As a part of my recent project to build a web based fortune cookie, I wrote the following script to parse fortune files and insert them into a database table. Most of this code is relevant regardless of what you want to do with the data.
It makes use of database handles which I described here.
The only really new thing in this script is a state machine to handle multiple lines of quote text. I have removed the non essential elements here.

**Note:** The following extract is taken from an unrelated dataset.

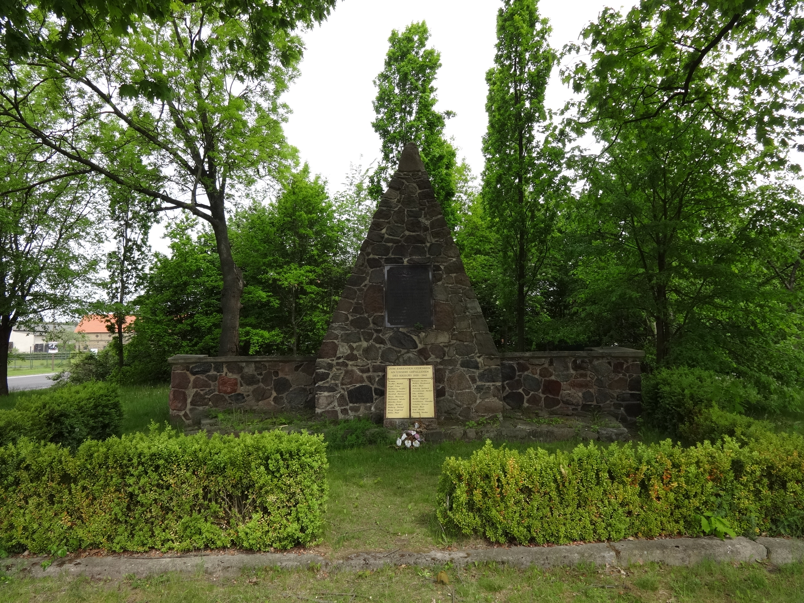 Denkmal für die Gefallenen des ersten und zweiten Weltkrieges am Dorfanger in Thyrow, Trebbin, Teltow-Fläming (Brandenburg)

# read each line from the file
while(<FH>){
# set the state to "in quote"
$in_quote=1;
# % indicates the end of a fortune
if ($_ eq '%'){
# run query
# reset our state machine
$in_quote=0;
$author='';
$text='';
}
elsif ($in_quote == 1 && $_ =~ m/^[\s|\t]+-- (.*)$/){
$author="$1";
}
elsif ($in_quote == 1 && !($_ =~ m/^$/)){
$text.="$_<BR />";
}
}
As you may be able to see, this type of behavior can be used to parse a great many things that have a beginning and ending within a file. A more sophisticated version could be used to parse an apache config file, an xml file or something similar.
#!/usr/bin/perl
use warnings;
use strict;
use DBI;
# variable definition
my $dbuser = "redacted";
my $dbpass = "redacted";
my $db = "redacted";
my $dbhost = 'localhost';
my $in_quote;
my $text;
my $author;
my $query;
# open the file
open(FH,"$ARGV[0]") || die "cannot open file $ARGV[0]";
# connect to the database
my $dbh = DBI->connect("DBI:mysql:$db:$dbhost", $dbuser, $dbpass) || die "Could not connect to database: $DBI::errstr";
$dbh->{PrintError} = 1; # do this, or check every call for errors
# prepare some queries we are likely to use
# note the use of q{} to protect the quotes in the statement
my $sthInsertRecord = $dbh->prepare(q{
INSERT INTO fortunes (`text`, `author`)
VALUE (?,?);
});
# read each line from the file
while(<FH>){
# handle new lines
chomp;
# set the state to "in quote"
$in_quote=1;
if ($_ eq '%'){
# i limited my table column to 255 characters to keep it fast
if(length($text) <= 255){
# execute the query
$sthInsertRecord->execute($text, $author);
}
# reset our state machine
$in_quote=0;
$author='';
$text='';
}
# if there is an author, it is indicated by a leading --
elsif ($in_quote == 1 && $_ =~ m/^[\s|\t]+-- (.*)$/){
$author="$1";
}
# if it isn't the terminator and it isn't an author then it is text
elsif ($in_quote == 1 && !($_ =~ m/^$/)){
$text.="$_<BR />";
}
}
#clean up
$sthInsertRecord->finish;
$dbh->disconnect();
close(FH);